The Intentional Brain

Full Title: The Intentional Brain: Motion, Emotion, and the Development of Modern Neuropsychiatry
Author / Editor: Michael R. Trimble
Publisher: Johns Hopkins University Press, 2016

 

Review © Metapsychology Vol. 21, No. 3
Reviewer: R.A. Goodrich, Ph.D.

In its fluent evocation of the interplay of philosophy, medicine, and the creative arts, The Intentional Brain echoes Michael Trimble’s much acclaimed The Soul in the Brain published nine years previously. Because Trimble has in effect already provided a lengthy review of his own fourteen-chapter volume in the June 2016 issue of CNS Spectrums, what follows will avoid a general summary. Instead, we shall particularly focus upon three issues whose conceptual and methodological facets are explicitly foregrounded. First of all, what does he means by “neuropsychiatry”? Next, is his appeal to a holistic conception of neuropsychiatry based upon a holistic re-construal of brain and body sufficiently clarified? Finally (and more briefly), to what extent is there a tension in his narrative strategy of “interweaving past events and personalities” (282)?

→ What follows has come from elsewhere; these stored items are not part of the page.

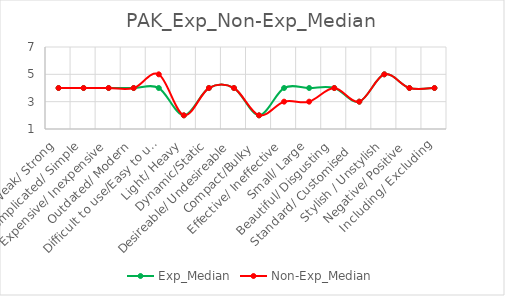
| Category | Exp_Median | Non-Exp_Median |
|---|---|---|
| Weak/ Strong | 4 | 4 |
| Complicated/ Simple | 4 | 4 |
| Expensive/ Inexpensive | 4 | 4 |
| Outdated/ Modern | 4 | 4 |
| Difficult to use/Easy to use | 4 | 5 |
| Light/ Heavy | 2 | 2 |
| Dynamic/Static | 4 | 4 |
| Desireable/ Undesireable | 4 | 4 |
| Compact/Bulky  | 2 | 2 |
| Effective/ Ineffective | 4 | 3 |
| Small/ Large | 4 | 3 |
| Beautiful/ Disgusting | 4 | 4 |
| Standard/ Customised   | 3 | 3 |
| Stylish / Unstylish | 5 | 5 |
| Negative/ Positive | 4 | 4 |
| Including/ Excluding | 4 | 4 |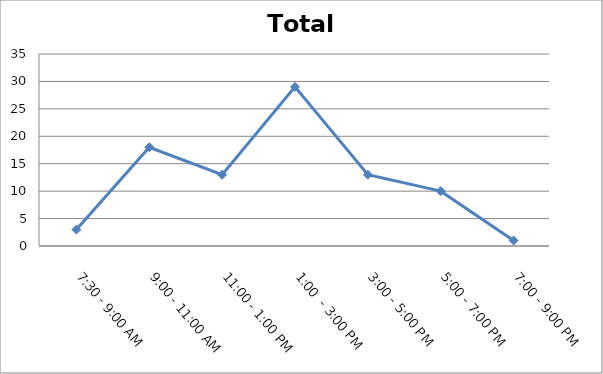
| Category | Total |
|---|---|
| 7:30 - 9:00 AM | 3 |
| 9:00 - 11:00 AM | 18 |
| 11:00 - 1:00 PM | 13 |
| 1:00  - 3:00 PM | 29 |
| 3:00 - 5:00 PM | 13 |
| 5:00 - 7:00 PM | 10 |
| 7:00 - 9:00 PM | 1 |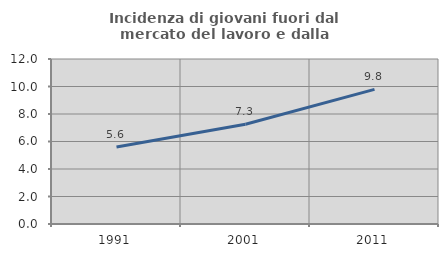
| Category | Incidenza di giovani fuori dal mercato del lavoro e dalla formazione  |
|---|---|
| 1991.0 | 5.597 |
| 2001.0 | 7.259 |
| 2011.0 | 9.788 |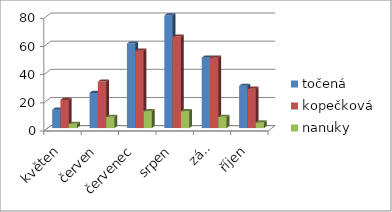
| Category | točená | kopečková | nanuky |
|---|---|---|---|
| květen | 13 | 20 | 3 |
| červen | 25 | 33 | 8 |
| červenec | 60 | 55 | 12 |
| srpen | 80 | 65 | 12 |
| září | 50 | 50 | 8 |
| říjen | 30 | 28 | 4 |

                                                            I

For a generation currently given to affixing “neuro-” to so many of its areas of enquiry—ranging from neuropsychology and neuropathology to neurotheology and neuro-aesthetics—what is neuropsychiatry as espoused by Michael Trimble of London’s Institute of Neurology? His preface to The Intentional Brain immediately informs readers that it is a medical discipline not only concerned with “descriptions of clinical abnormalities” (ix) demonstrating our understanding of the relationship between the human brain and human behaviour. Neuropsychiatry is also concerned with “the meaning of abnormal behaviour” (ix). What does this in turn imply? That neuropsychiatrists, when probing the “content,” “form,” and “contingencies” influencing symptoms and the gap between clinically formulated “disease” and personally experienced “illness” of patients, need to “tolerate uncertainty,” an uncertainty arising as much from developmental as from interpersonal contingencies (ix-x). Ultimately, therefore, neuropsychiatric practice cannot “account for all mental disorder” (x).

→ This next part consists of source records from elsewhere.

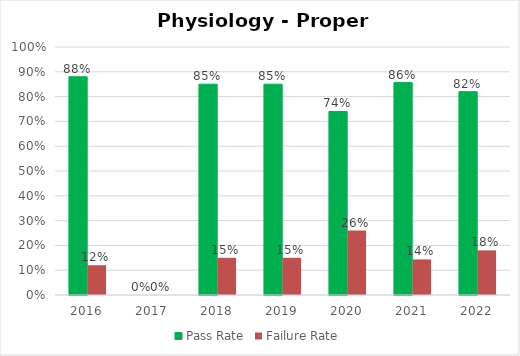
| Category | Pass Rate | Failure Rate |
|---|---|---|
| 2016.0 | 0.88 | 0.12 |
| 2017.0 | 0 | 0 |
| 2018.0 | 0.85 | 0.15 |
| 2019.0 | 0.85 | 0.15 |
| 2020.0 | 0.74 | 0.26 |
| 2021.0 | 0.856 | 0.144 |
| 2022.0 | 0.82 | 0.18 |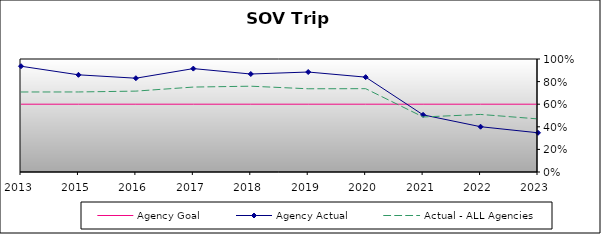
| Category | Agency Goal | Agency Actual | Actual - ALL Agencies |
|---|---|---|---|
| 2013.0 | 0.6 | 0.936 | 0.708 |
| 2015.0 | 0.6 | 0.86 | 0.708 |
| 2016.0 | 0.6 | 0.83 | 0.716 |
| 2017.0 | 0.6 | 0.915 | 0.752 |
| 2018.0 | 0.6 | 0.867 | 0.759 |
| 2019.0 | 0.6 | 0.885 | 0.736 |
| 2020.0 | 0.6 | 0.839 | 0.737 |
| 2021.0 | 0.6 | 0.506 | 0.487 |
| 2022.0 | 0.6 | 0.401 | 0.509 |
| 2023.0 | 0.6 | 0.347 | 0.47 |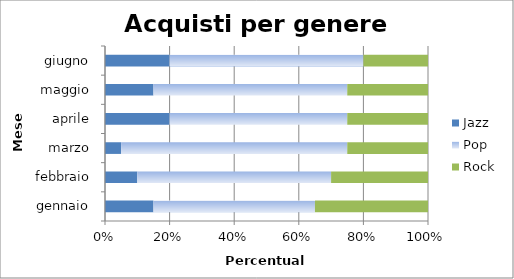
| Category | Jazz | Pop | Rock |
|---|---|---|---|
| gennaio | 15 | 50 | 35 |
| febbraio | 10 | 60 | 30 |
| marzo | 5 | 70 | 25 |
| aprile | 20 | 55 | 25 |
| maggio | 15 | 60 | 25 |
| giugno | 20 | 60 | 20 |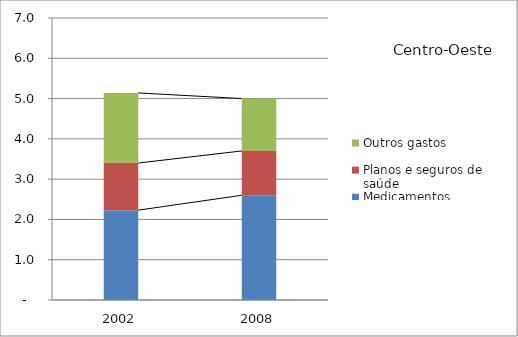
| Category | Medicamentos | Planos e seguros de saúde | Outros gastos |
|---|---|---|---|
| 2002.0 | 2.23 | 1.17 | 1.74 |
| 2008.0 | 2.6 | 1.1 | 1.3 |

          The foregoing is further elaborated when Trimble’s prefatory commentary turns to definitions of neuropsychiatry circulating since the ‘eighties. At first, he dismisses the “flagship” definition that “mental disorders are disorders of the brain” (xiv) as being too narrow and tending to be identified with behavioural neurology and its pre-occupation with “correlating” cerebral “lesions with behavioural changes” (xv). Again, the International Neuropsychiatric Association’s declaration that we are dealing with “a field of scientific medicine” focused upon “the complex relationship between human behaviour and brain function,” where behavioural abnormalities and disorders are framed as “an interaction of neurobiological and psychological-social factors,” is declared “a compromise” (xv; citing Periminder Sachdev’s 2005 editorial in Neuropsychiatric Disease & Treatment). Trimble himself returns to his own earliest definition which includes the corollary that the “discipline” requires “multidisciplinary ideas for…full understanding” of “certain disorders” (xv; cf. 135 n.37) before bolstering it with the Jeffery Cumming & Angela Hegarty discussion of neuropsychiatry’s relationship to neurology and psychiatry in the February 1994 issue of Neurology. There they argue that the neurological dimension construes “disorders of brain function” and “behavioural abnormalities from a neurobiological perspective” in the quest to uncover “the mechanisms of behaviour” whereas the psychiatric dimension “integrates… psychology, sociology and anthropology to grasp the motivation of behaviour” (xv).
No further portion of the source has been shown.